Secondly, after doing some research, I realized that I was paying a lot more, and I wasn’t getting a lot more. I was paying around $40/mo. on the old host, with 7 web sites (mixed windows and linux), 3 gigs of storage and 50 gigs of bandwidth. Now, $10 per month for 200 gigs of storage and 2 TB of bandwidth – all linux (I’ve been waiting for an excuse to dump ASP/Access and use wordpress and gallery for my personal sites).

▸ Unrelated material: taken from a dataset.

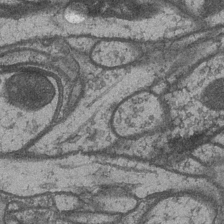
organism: Drosophila
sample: Optic medulla

I’m not sure if there is a better host out there in my price range. Between $10 and $50 a month you really can’t expect much. You’d have to pay close to $100 at least for a reliable shared environment, and even higher if you want dedicated hosting. I think two of the sites I host are pretty high profile, but still – they don’t make money and my “clients” can’t afford better hosting. The only problem with site down time is that it goes against my reputation. Most people don’t know the difference between the artist and the framer.

Out of the box

I’ve been transistioning from the attitude that building everything from scratch is the way to go. The time it takes to create an application from scratch (although fun) doesn’t seem worth it anymore. Companies, small business and organizations don’t have the time and money to go through a full development lifecycle. They would just as soon go into their local store and buy some shrink wrap software and just use it. That is where I fit in. Because, actually going to the store, unwrapping the shrink wrap, performing the installation, and, gasp, configuring and customizing is not nearly as easy as you would think. So, now I believe the way to go is to become an expert in several software packages, and be ready to install, configure and customize, while leaving the core products untouched. Thinking outside the box about out of the box software.